CHAPTER TWENTY

Paige knew that she needed to see how these cases fit together. She needed to visualize the pattern in them, and that meant getting their details somewhere more physical than a computer screen.

She gestured to the glass board on one side of the room. “I want to construct a timeline, to see if it tells us anything. I need to see this.”

“Sure,” Christopher said. “What are you hoping to find?”

“I want to look at patterns of activity, to see if any cases stand out as potentially the work of our copycat.”

Serial killers often had patterns to the timing of their kills. Those patterns could accelerate, but large deviations for no reason were rarer. If Paige could find one of those, maybe it would indicate a case that wasn’t Lars Ingram’s.

Paige drew a line on the board with a marker, then put in the most recent murders as a starting point, writing the dates and names in red. Those were a known starting point, murders they knew were definitely down to the copycat.

“Ok,” she said, going back to the computer and checking the dates of the murders Lars Ingram was convicted of. She wrote those on the board in green, the kills stretching back three years, with fifteen women that they knew about dead in that time. Already, the intervals between the murders looked messy to her, but she wasn’t sure if that was just normal variability in the data or something else.

Paige kept going, pulling up the missing persons files that seemed even vaguely suspicious and starting to add those dates and names in blue.

“Doesn’t this just confuse things?” Christopher asked. “It’s going to be hard to see real patterns when there are so many dates, and we don’t even know which ones might be relevant.”

Paige shook her head. “We need the data. The more, the better, right now.”

She went to write Nikki Ashenko’s name in, went back to the computer, and checked the date again. She frowned and wrote it on the board, drawing a ring around it and the murder that sat directly above.

“April 19th,” Paige said.

“What about it?” Christopher said.

Paige pointed at the board. “Lars Ingram killed someone on April 19th, three years ago: Bethany Deering. Nikki Ashenko went missing on the same day.”

“Meaning that Ingram couldn’t have killed her,” Christopher said.

“He physically might have been able to, but he’s never committed two separate murders on the same day.”

Paige could see Christopher looking thoughtful now. “Strictly speaking, we don’t know that Nikki Ashenko was murdered.

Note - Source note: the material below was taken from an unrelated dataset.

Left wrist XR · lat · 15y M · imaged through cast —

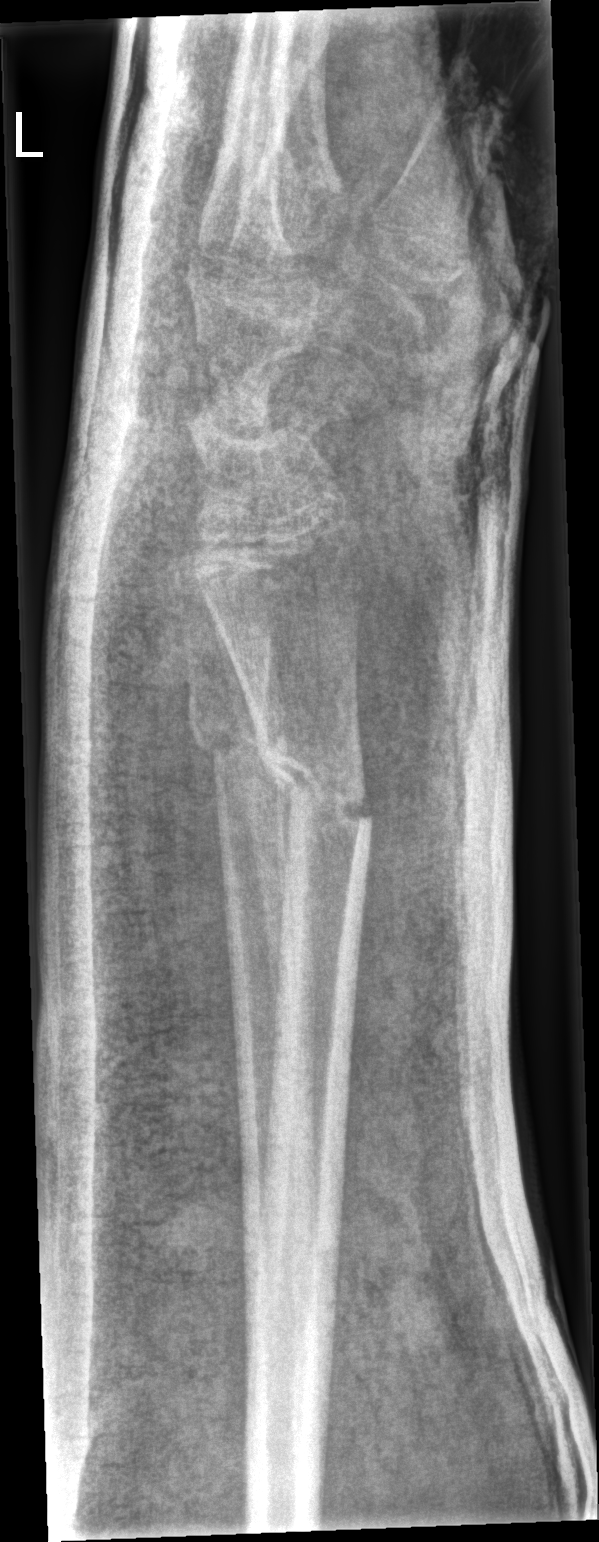 Fx = 2 @ <255,729>-<379,846>; <184,703>-<291,795>

She just went missing. And even if she was killed, we don’t know that it’s related to any of the rest of this.”

Paige could understand his caution, but she still thought that this was their best shot of getting answers in this case. She also thought that there were plenty of reasons why they should assume that this disappearance was connected.

“She was a babysitter, who went missing at night, while two kids were asleep upstairs,” Paige said. “If she were going to run away somewhere, I don’t think she would have abandoned the children to do it. She was early twenties, in a caring profession… she fits the profile.”

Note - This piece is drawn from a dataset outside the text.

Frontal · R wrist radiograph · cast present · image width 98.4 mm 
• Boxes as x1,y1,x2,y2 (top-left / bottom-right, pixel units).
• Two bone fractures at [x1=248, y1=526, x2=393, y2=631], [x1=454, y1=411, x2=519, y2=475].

“Ok, I’ll agree that it looks pretty good,” Christopher said. “But we would still need to find evidence that she was murdered before we could link it to the rest of this.”

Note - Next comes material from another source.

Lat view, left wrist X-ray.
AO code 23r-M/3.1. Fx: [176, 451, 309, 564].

“Did the police search?” Paige asked.

“The file says they conducted a preliminary search but wrote it off as a runaway.”

“Then I think we should check out the area of the disappearance,” Paige said. “We have to know for sure, one way or the other.”

For a moment, Paige thought that Christopher might not agree, but then he nodded sharply. “It’s our best shot. Let’s go.”

*

They drove out to a small town in Virginia, the kind of place that Paige had grown up in. The kind of place where people assumed that everyone knew one another and that things were simply safer. Her own life had proven that wasn’t the case.

Paige didn’t know this particular small town, but she felt as if she did. It had the same kind of general store on the main street, the same cluster of small restaurants that wanted to pull in people from D.C. but mostly just catered to the locals. The same small gas station and collection of small stores that had probably been run by the same people for years.

They drove up to a small house on the edge of the town, where Nikki had been working when she disappeared. It seemed like a perfectly ordinary family home, backing onto a small stretch of woodland, with a single Citroen on the driveway and rose bushes in the garden.

Paige took a copy of the case file with her as she and Christopher went up to knock on the front door. A woman in her forties answered. She was round featured and dark haired, with a slightly harassed look, as if she’d been trying to do too many things at once before the two of them arrived.